4. Nutrition: There is growing research demonstrating that the levels of neurotransmitters in the brain involved in feelings of well-being, such as serotonin, are directly affected by the gut microbiome (the microorganisms in the digestive tract). What you eat becomes the building blocks for your body to create neurotransmitters and other chemicals that regulate your nervous system. Recent research suggests that adopting the Mediterranean whole-food diet while reducing sugar, fried food, and alcohol can significantly improve depression and overall emotional health.

5. Gentle exercise: Your body needs physical movement to function well. It has long been known that exercise releases endorphins in the body, which results in feelings of calm and pleasure. Research shows that 10 minutes or more of cardiovascular exercise a day is enough to significantly improve mood functioning; however, gentle exercise such as walking, yoga, and tai chi are particularly beneficial for calming the nervous system.

6. Herbs: There are a number of herbs and herbal teas that have been shown to be calming to the nervous system.
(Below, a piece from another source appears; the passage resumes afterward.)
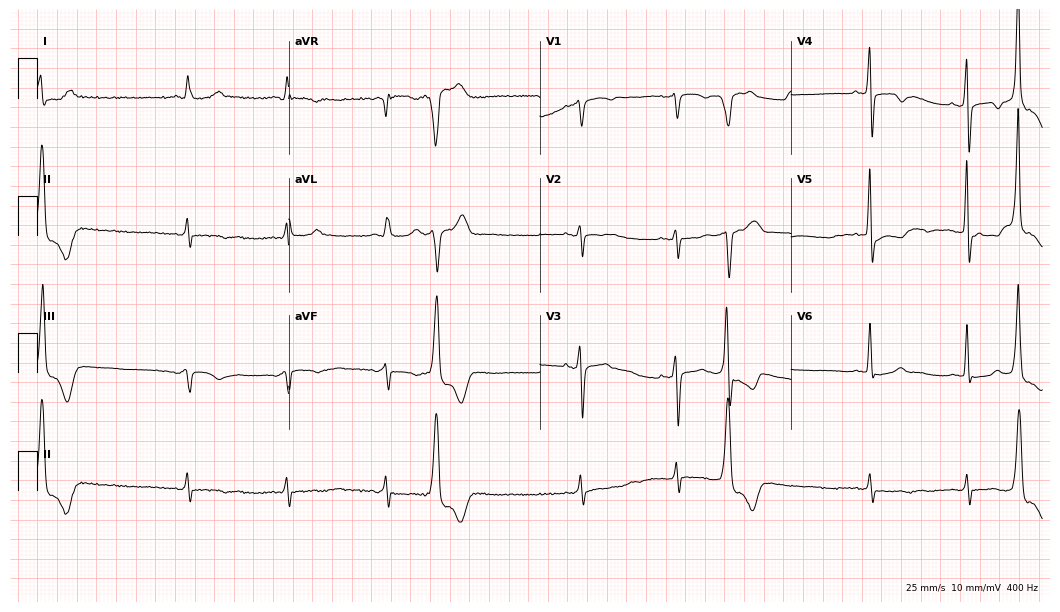
ECG — an 82-year-old male patient. Screened for six findings — first-degree AV block, right bundle branch block (RBBB), left bundle branch block (LBBB), sinus bradycardia, atrial fibrillation (AF), sinus tachycardia — none is recorded. Findings outside these six are not listed.

My favorite is two cups of lemon balm tea a day. Other herbs such as chamomile, kava, lavender, passionflower, and valerian also can be effective. Some herbs can interact and interfere with the potency of medications, so always be sure to check with your medical doctor before trying herbal remedies.

7. Supplements: There are a number of supplements that are essential for proper functioning of both the sympathetic and parasympathetic nervous systems. They help the production of neurotransmitters so that your brain can properly transmit signals, and they’ve been shown to improve mood and promote relaxation. Magnesium, B vitamins, ashwagandha, omega-3 fatty acids, and GABA are some of the most notable ones. As with herbs, it is important to check with your medical doctor before starting a supplement so they can recommend the proper dosage and to make sure it won’t interfere with any medications you might be taking.

8. Pet therapy: Animals can provide sweet, kind, loving positive energy. Research has shown that by spending time with animals you can co-regulate your nervous system to their energy, which can reduce anxiety and depression symptoms, as well as decrease physiological arousal such as heart rate and blood pressure.